ASSIGNED TASK »
Your answer must be an exact copy of the listing that follows, with all pictures omitted.

TASK MATERIAL »

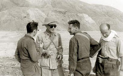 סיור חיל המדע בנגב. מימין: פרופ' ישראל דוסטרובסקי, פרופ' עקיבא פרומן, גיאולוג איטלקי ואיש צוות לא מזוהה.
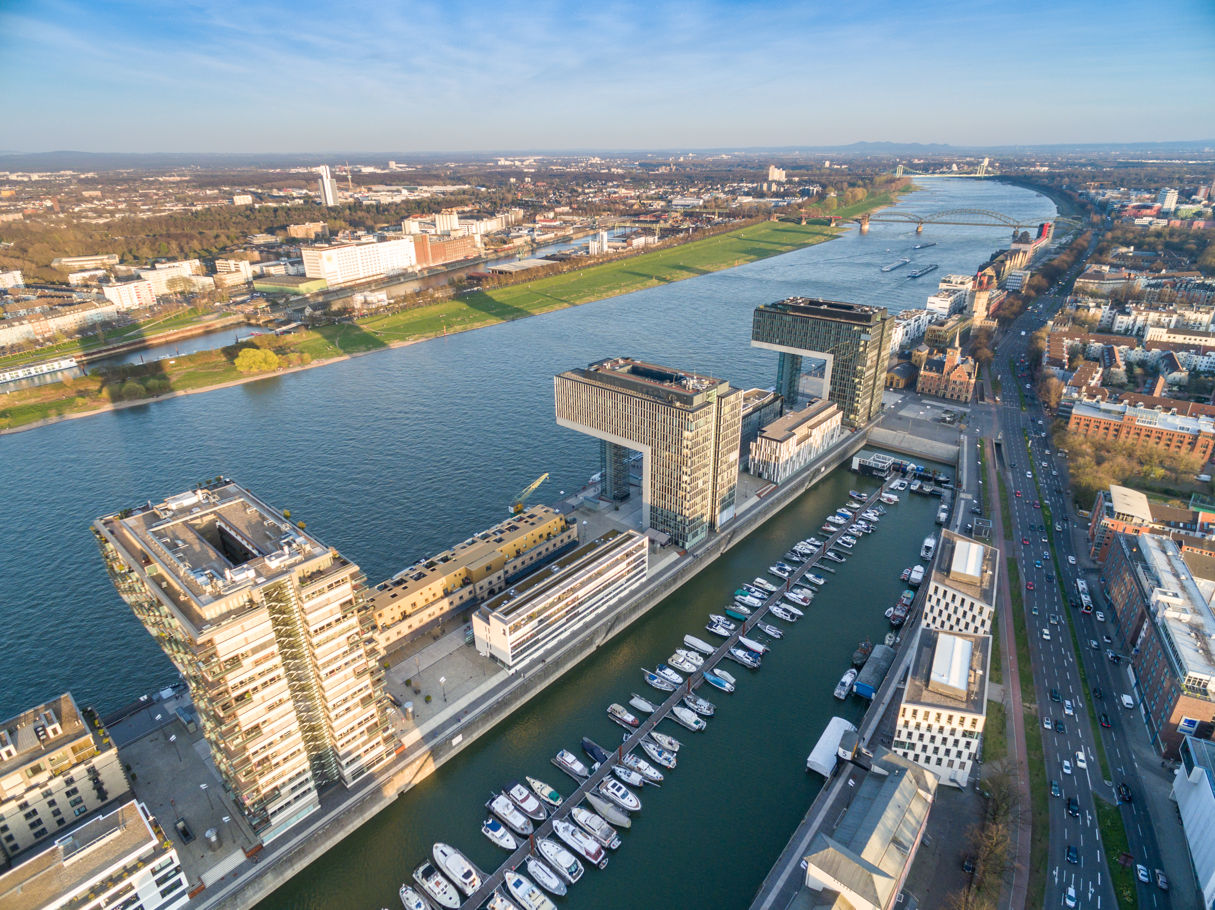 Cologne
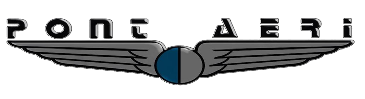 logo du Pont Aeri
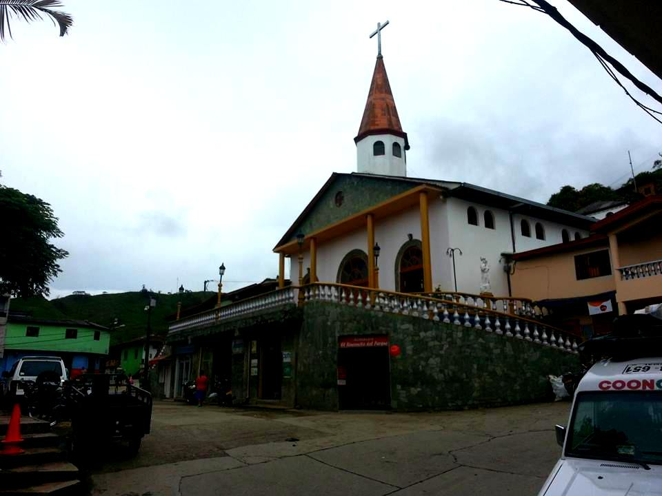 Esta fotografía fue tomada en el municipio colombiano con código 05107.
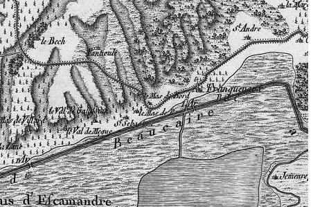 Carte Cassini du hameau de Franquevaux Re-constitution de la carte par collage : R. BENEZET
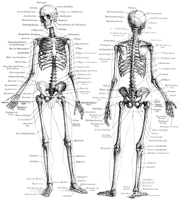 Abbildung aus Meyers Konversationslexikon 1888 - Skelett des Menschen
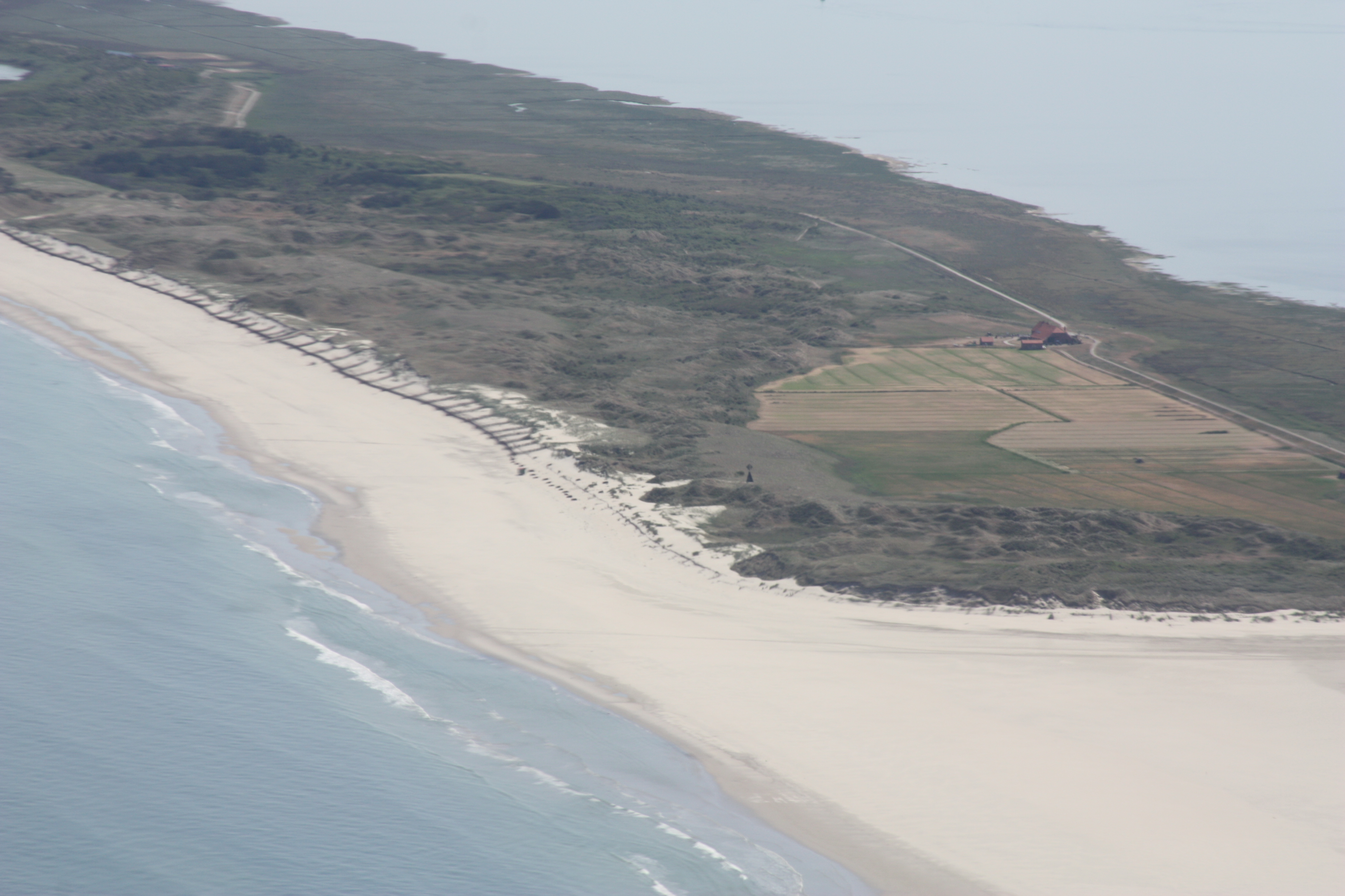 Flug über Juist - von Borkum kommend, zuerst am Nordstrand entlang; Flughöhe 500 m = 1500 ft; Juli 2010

SOLUTION FOR THIS PROBLEM »
 סיור חיל המדע בנגב. מימין: פרופ' ישראל דוסטרובסקי, פרופ' עקיבא פרומן, גיאולוג איטלקי ואיש צוות לא מזוהה.
 Cologne
 logo du Pont Aeri
 Esta fotografía fue tomada en el municipio colombiano con código 05107.
 Carte Cassini du hameau de Franquevaux Re-constitution de la carte par collage : R. BENEZET
 Abbildung aus Meyers Konversationslexikon 1888 - Skelett des Menschen
 Flug über Juist - von Borkum kommend, zuerst am Nordstrand entlang; Flughöhe 500 m = 1500 ft; Juli 2010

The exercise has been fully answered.